Several studies have demonstrated that the administration of plant extracts containing phenols decreased glucose levels by the presence of flavonoids such as quercetin and catechin which promote a major hepatic glycogen storage [26, 27]. Other possible mechanisms involve the activity of procyanidin that inhibits the activity of carbohydrate-hydrolyzing enzymes (found in results of α-amylase assay), epicatechin that induces pancreatic β cell regeneration, and catechin and phenolics acids that inhibit intestinal glucose absorption mediated by GLUT 2 and SGLT1 [28, 29].

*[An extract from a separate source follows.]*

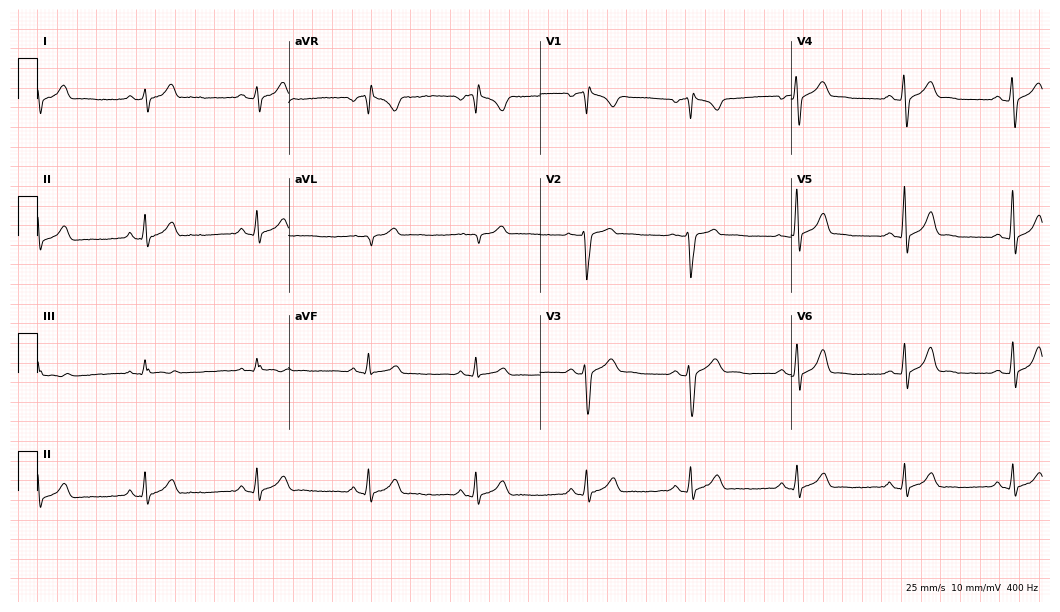
ECG (10.2-second recording at 400 Hz) — a male patient, 27 years old. Labelled as a normal ECG.

In diabetes, tissue damage is mediated by free radicals by attacking membranes through lipid peroxidation. The concentration of MDA reflects the degree of lipid peroxidation, and the increase of MDA production plays a key factor in the progression of diabetic pancreas damage [22, 30]. Therefore, a decrease in the peroxidation of fatty acids and improved antioxidant status could contribute to prevention of diabetic complications. In our study, the MDA levels were higher in the diabetic control, in comparison with the diabetic rats treated with CE and OE which decreased the lipid peroxidation (p ≤ 0.05). This can be explained by the antioxidant effect of polyphenols present in both extracts, which has been observed in other studies from plants [31, 32].

The toxicity results showed that CE100 was not considered a genotoxic agent in this study; however a low level of genotoxicity was observed with CE200. Some studies showed a dose-dependent relationship and even talk about the possible activation of different cellular pathways depending on the tested dose [21, 33]. It has been shown that flavonoids have effects against DNA damage induced by various genotoxic agents, that is, principally by the ability to protect against ROS produced and by the modulation of enzymes responsible for bioactivation and detoxification of genotoxic agents. A relationship has been reported between structure and activity from flavonoids in the protection of genetic material [34].

This research provides the first report on hypoglycemic and genotoxic effect of the extract from Q. sideroxyla bark. Polyphenols may explain this activity; however further studies focusing on the mechanism of action are required; in addition the toxicological analysis of OE is necessary.

5. Conclusion

We conclude that extracts of Quercus sideroxyla bark at doses of 50 mg/kg may be effective in reducing postprandial hyperglycemia. However, CE extract at doses of 200 mg/kg produces a low level DNA damage. It is necessary to do more studies to evaluate its potential usefulness as an adjuvant for diabetes treatment.